Leaving orchestra with a legacy
Senior Paulina Delgadillo has been a Heritage High School Orchestra student for six years.
Before you ask, no, she wasn’t held back. Delgadillo started playing in Heritage’s orchestra when she was in only seventh grade.
“That was really cool because I was just in seventh grade and it was just so weird because my harp teacher came up to me and she was like ‘so the high school band wants you to play with them’ and I was like ‘I’m gonna be playing with high schoolers? That is so cool,’” said Delgadillo. “It was just a really fun experience, getting to play with older kids and playing more advanced music than I was used to. It was just a really, really cool experience.”
Throughout her journey, hard work and dedication have become almost second nature.
“She made the All-State Orchestra as a freshman and she’s just gotten better and better as the years have gone on,” Heritage Orchestra Director Elizabeth Balkema said. “She’s more dedicated.
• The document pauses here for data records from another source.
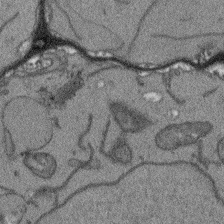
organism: Arabidopsis thaliana
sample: Root tip
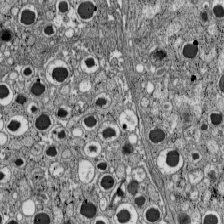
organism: C57BL Mouse
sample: Pancreatic islet
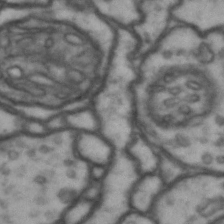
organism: Drosophila
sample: Brain
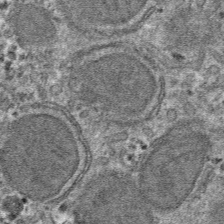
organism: Mouse
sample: Mouse hepatocytes
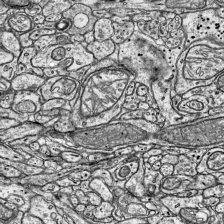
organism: Mouse
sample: Visual Cortex
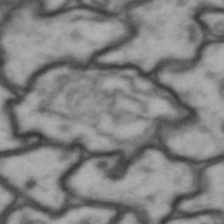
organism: Drosophila
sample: Brain
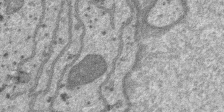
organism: Human
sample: Lung epithelial cells infected with SARS-CoV-2
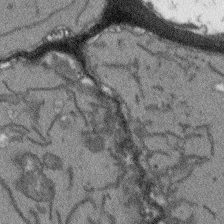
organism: Arabidopsis thaliana
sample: Root tip
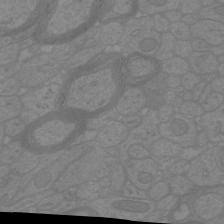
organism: Mouse
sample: Cortical neurons
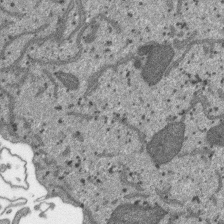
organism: Human
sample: Lung epithelial cells infected with SARS-CoV-2
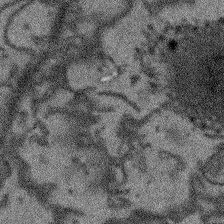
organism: Arabidopsis thaliana
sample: Root tip
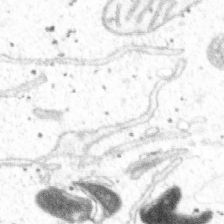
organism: Human
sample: HeLa cells
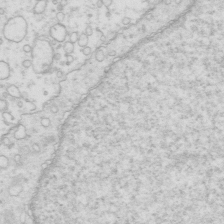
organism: Mouse
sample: Multiciliated cells
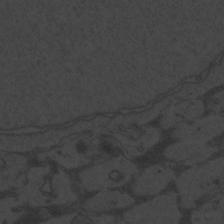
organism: Zebrafish
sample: Macrophage infected with Toxoplasma gondii
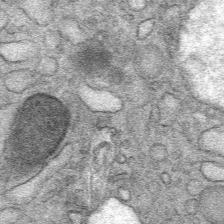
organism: Mouse
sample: Mouse Salivary gland
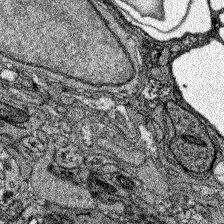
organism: Zebrafish
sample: Larval olfactory bulb
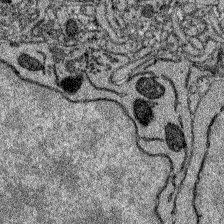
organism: Zebrafish
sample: Larval olfactory bulb
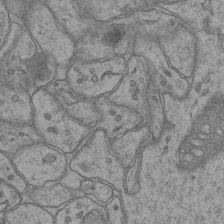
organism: Mouse
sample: CA1 Hippocampus
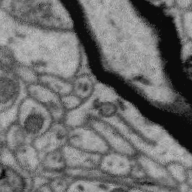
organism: Zebra finch
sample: Brain
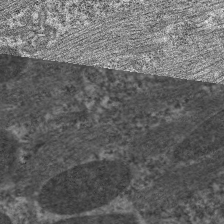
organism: C. elegans
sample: Pharynx
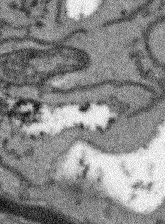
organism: Arabidopsis thaliana
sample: Root tip
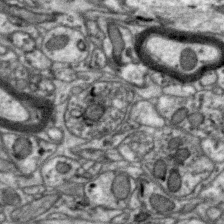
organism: Zebra finch
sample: Brain
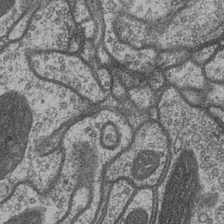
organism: Drosophila
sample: Optic medulla
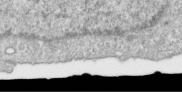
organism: Human
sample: Centriole in RPE cells
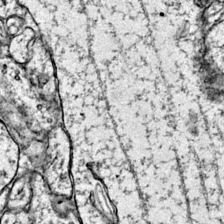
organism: Mouse
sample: Primary visual cortex
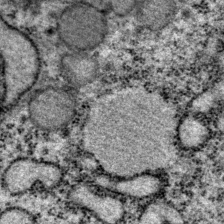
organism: P. pacificus
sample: Pharynx
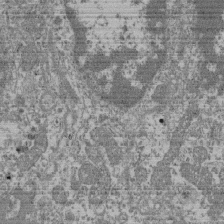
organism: Mouse
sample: Glomerulus
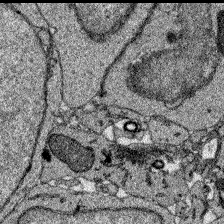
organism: Zebrafish
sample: Larval olfactory bulb
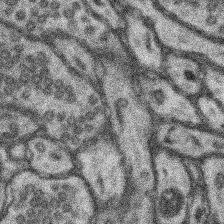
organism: Mouse
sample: Somatosensory cortex neuropil
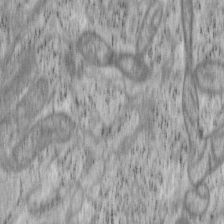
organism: Human
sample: HeLa cells
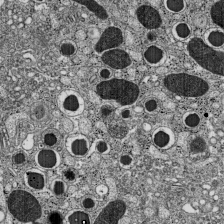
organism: C57BL Mouse
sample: Pancreatic islet
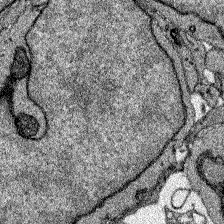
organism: Zebrafish
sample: Larval olfactory bulb
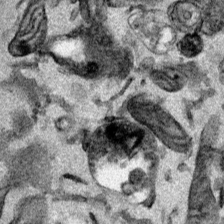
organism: Mouse
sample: Cancer cell death in ED-1 cells
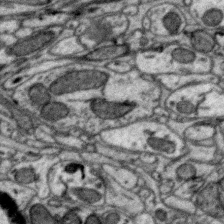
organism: Zebra finch
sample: Brain
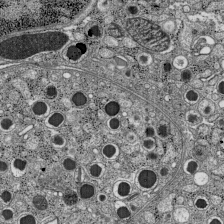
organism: C57BL Mouse
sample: Pancreatic islet
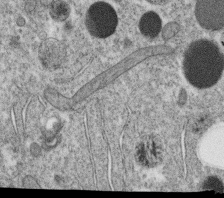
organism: C. elegans
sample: C. elegans oocyte; sperm cells
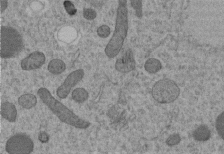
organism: C. elegans
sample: C. elegans embryo early stage
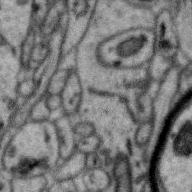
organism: Zebra finch
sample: Brain
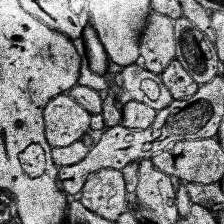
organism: Human
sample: Temporal Lobe
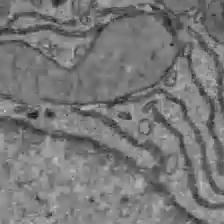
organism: C57BL Mouse
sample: Liver
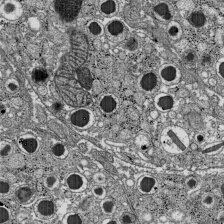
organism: C57BL Mouse
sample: Pancreatic islet
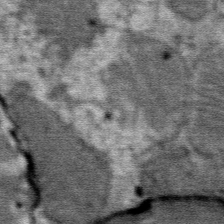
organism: Mouse
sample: Mouse Salivary gland
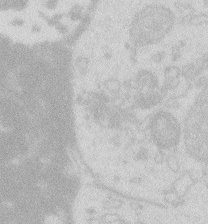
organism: Zebrafish
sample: Macrophage
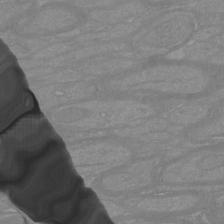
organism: Mouse
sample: Cortical neurons
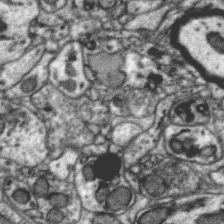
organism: Zebra finch
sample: Brain
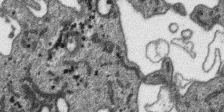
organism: Human
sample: Lung epithelial cells infected with SARS-CoV-2
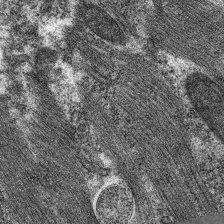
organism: C. elegans
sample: Pharynx
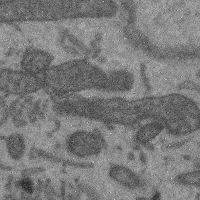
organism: Mouse
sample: Cerebral cortex
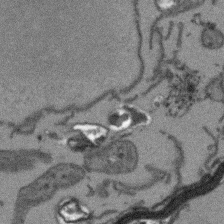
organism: Arabidopsis thaliana
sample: Root tip
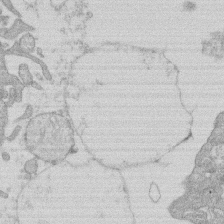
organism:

She practices all the time at home and you can just see that this craft; this skill that she has is really important [ to ] her and she works hard at it.”
Not only does Delgadillo play with the Symphony Orchestra, the top orchestra here at Heritage, she also works with her private lesson teacher, Ms. Young Park.
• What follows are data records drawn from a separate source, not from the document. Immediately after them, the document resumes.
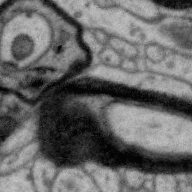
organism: Zebra finch
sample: Brain
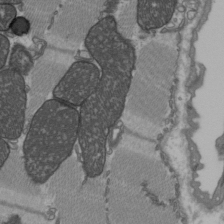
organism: C57BL Mouse
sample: Heart
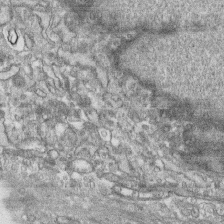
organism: Human
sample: CRL-1474
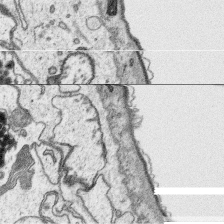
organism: Platynereis dumerilii
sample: Parapodia
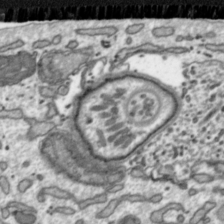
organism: Toxoplasma gondii
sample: Parasites in a vacuole inside a host cell
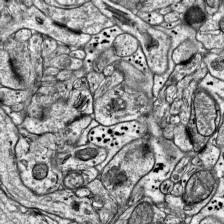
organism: Mouse
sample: Visual Cortex
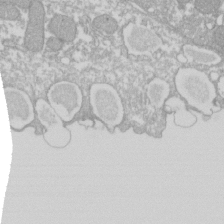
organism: Xenopus
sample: Cilia; centrioles in frog embryo cells
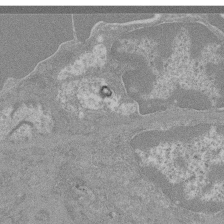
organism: Mouse
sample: Glomerulus
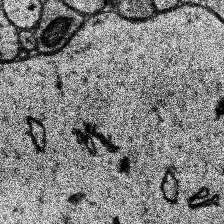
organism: Human
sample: Temporal Lobe
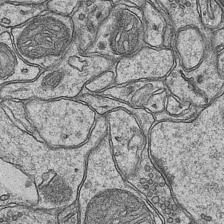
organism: Mouse
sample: CA1 Hippocampus
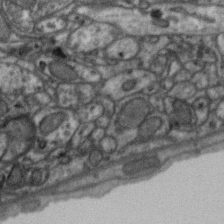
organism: Zebra finch
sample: Brain
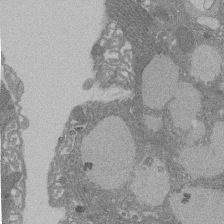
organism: Rat
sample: Salivary granule
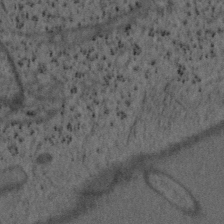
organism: Human
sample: HeLa cells
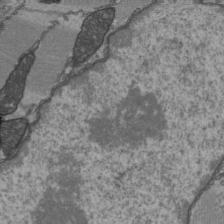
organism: C57BL Mouse
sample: Heart
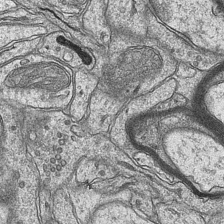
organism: Mouse
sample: CA1 Hippocampus
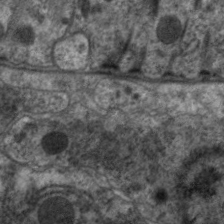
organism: C. elegans
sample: Pharynx
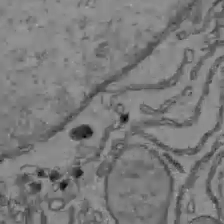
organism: C57BL Mouse
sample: Liver

“She spends the bulk of her time working with the harp teacher here at school,” Balkema said. “She usually joins the orchestra after she’s learned her part. So at the very, very, end, when we’re getting ready for a contest or a concert, Paulina comes in and she works with the orchestra.”
While working with Ms. Park, Delgadillo has mastered not only the harp, but also skills like patience and musical maturity.
“There were times when I would make her play two measures of music over and over for an hour until it was perfect, but as years passed, she developed unfaltering patience,” Ms. Park said. “She has developed the ability to remain incredibly calm under pressure, which is why she has had so much success at All-State competitions.”
Her dedication and love for music has never gone unnoticed and has left a mark on many.
“She inspires me to just want to do better, to push myself and to just see how far I can go,” Balkema said.
“Paulina inspires me in that she is hardworking not only when it comes to practicing harp, but really in anything that she does,” Park said. “She will succeed in all that she does, and I will miss her sweet character.”
While Delgadillo may be leaving Heritage this school year, her journey is still far from over.
“I’m hoping to go to college and double major in music performance, obviously for harp and then in engineering,” she said. “I’m currently looking at the Cleveland Institute of Music, which would have to double major with Case Western Reserve University, which is in Ohio; and then also, Rice University and Yale.”